Basic query optimization

In order to start optimizing this query, we must go through what I have called previously initial considerations of query optimization. For the sake of this example, let's say that this table will be the object of READ queries more than WRITE queries because the data will remain fairly static once written to the table. Also, it is important to note that creating an index on the first_name column of the actor table will make the index prone to generating equivocity due to non-unique values in this column. Moreover, let's say that scalability is important because we intend on having many users querying this table every hour and that the table size should remain manageable on a long-term period.

This being given and known, we will therefore proceed to create an index on the first_name column of the actor table:

 # MariaDB > CREATE INDEX idx_first_name ON actor(first_name); 

Once done, MariaDB confirms the creation of the index:

Confirmation that the index was created

Now that the index has been created, we obtain this result when asking the database engine to EXPLAIN its execution plan:

The execution plan is now optimized

The type column's value is now ref, possible_keys is idx_first_name, key is idx_first_name, ref is const, rows is 1 and Extra is Using index condition. As we can see, the engine has now identified our newly created index as a possible key to use and then proceeds to use it. It uses the constant value given in our query to perform the lookup in the index and considers only one row when accessing the table. All of this is great but, as we expected in our initial considerations, the index is composed of non-unique values. The possible equivocity amongst values of the table column might lead to a degenerated index over time, hence the access type of ref and the extra information indicating that the engine is Using index condition, which means that the WHERE clause is pushed down to the table engine for optimization at the index level. In this example, with the admitted initial considerations, this is, in the absolute sense, the best query optimization that we can do, as it is impossible to get unique values in the first_name column of the actor table. But, in fact, there is a possible optimization depending on the domain use case. If we only wish to use the actor's first name, then we could further optimize the Using index condition in the Extra column by only selecting the appropriate column, thus allowing the database engine to only access the index:

 # MariaDB > EXPLAIN SELECT first_name FROM actor WHERE first_name = 'AL'; 

The database engine then confirms that it is only using the index in the Extra column:

The 'Extra' column now contains the information "Using where; Using index"

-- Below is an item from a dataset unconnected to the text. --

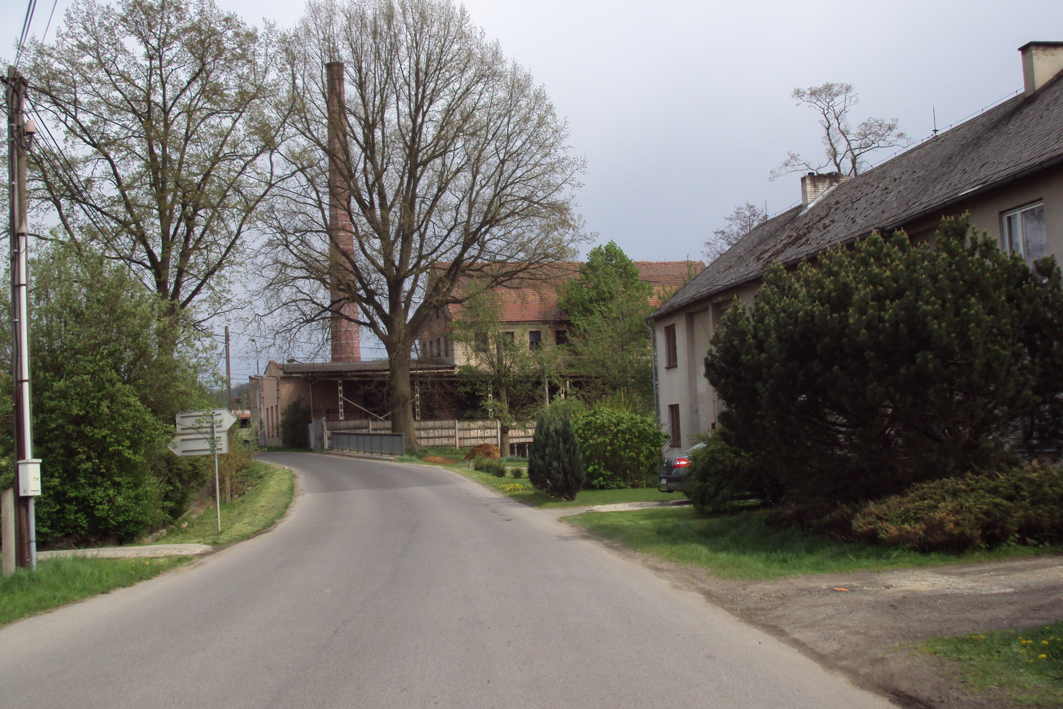 Bývalá továrna Mitop v obci Velký Grunov u Brniště
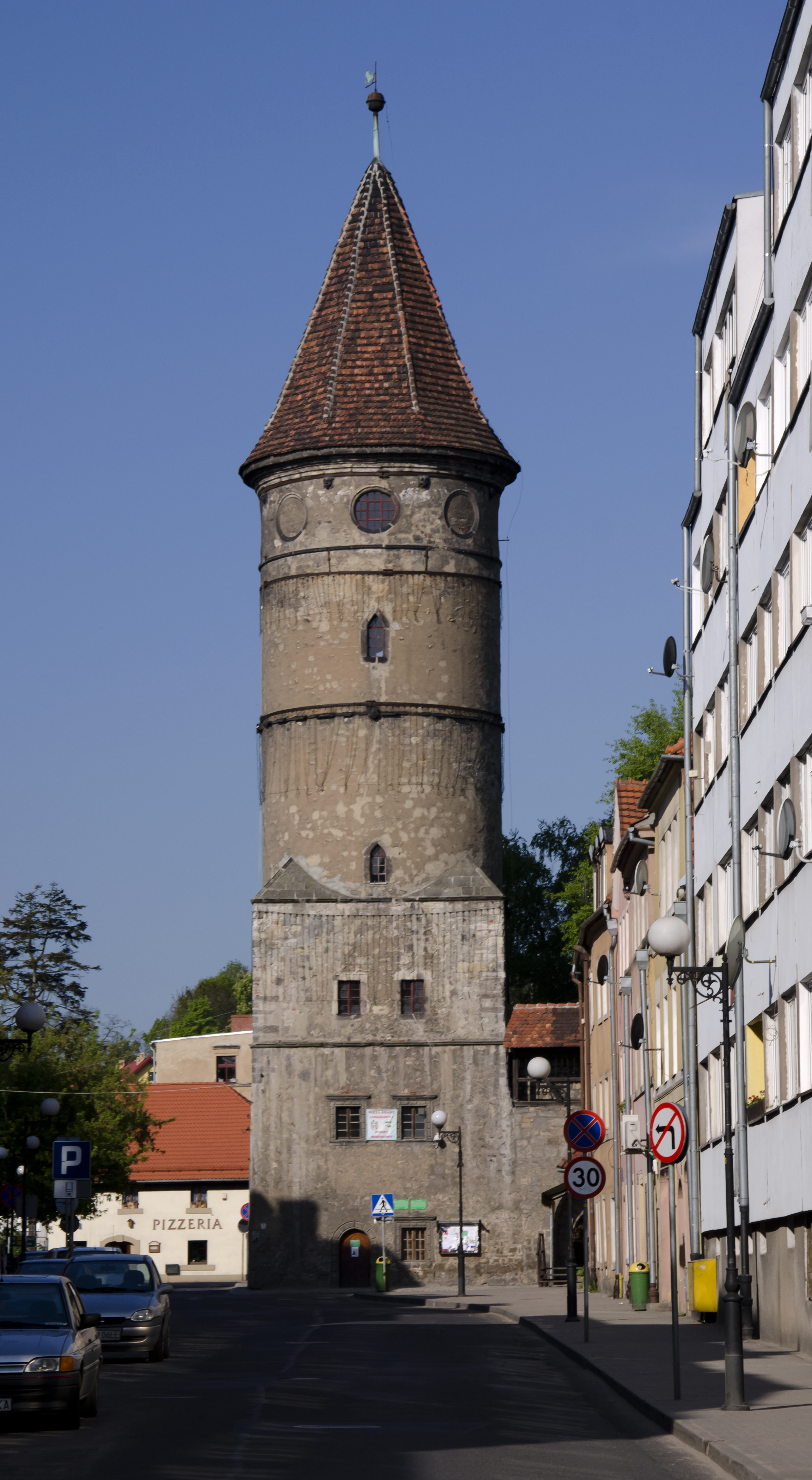 Baszta Lubańska. Miasto Lwówek Śląski.

And, how does all of this translate into overall performance? Let's run a few benchmark tests in order to measure the effects of our changes.

First, we will run a benchmark test without the index. On the container's CLI, run the following command:

# mysqlslap --user=root --host=localhost --concurrency=1000 --number-of-queries=10000 --create-schema=sakila --query="SELECT * FROM actor WHERE first_name = 'AL';" --delimiter=";" --verbose --iterations=2 --debug-info;

Here are the results without the index:

The results of the benchmark test WITHOUT the use of the index

And, the results with the index:

The results of the benchmark test WITH the use of the index

And, finally, let's run the same command while only selecting the appropriate column, thus limiting the lookup to the index only:

# mysqlslap --user=root --host=localhost --concurrency=1000 --number-of-queries=10000 --create-schema=sakila --query="SELECT first_name FROM actor WHERE first_name = 'AL';" --delimiter=";" --verbose --iterations=2 --debug-info; 

Here are the results of this last benchmark test:

The results of the benchmark test WITH the use of the index ONLY

The benchmark test results clearly show that our query optimization did indeed satisfy our initial scalability assumption, especially if we were to see the table grow in size and our database become more popular with a growing number of users over time.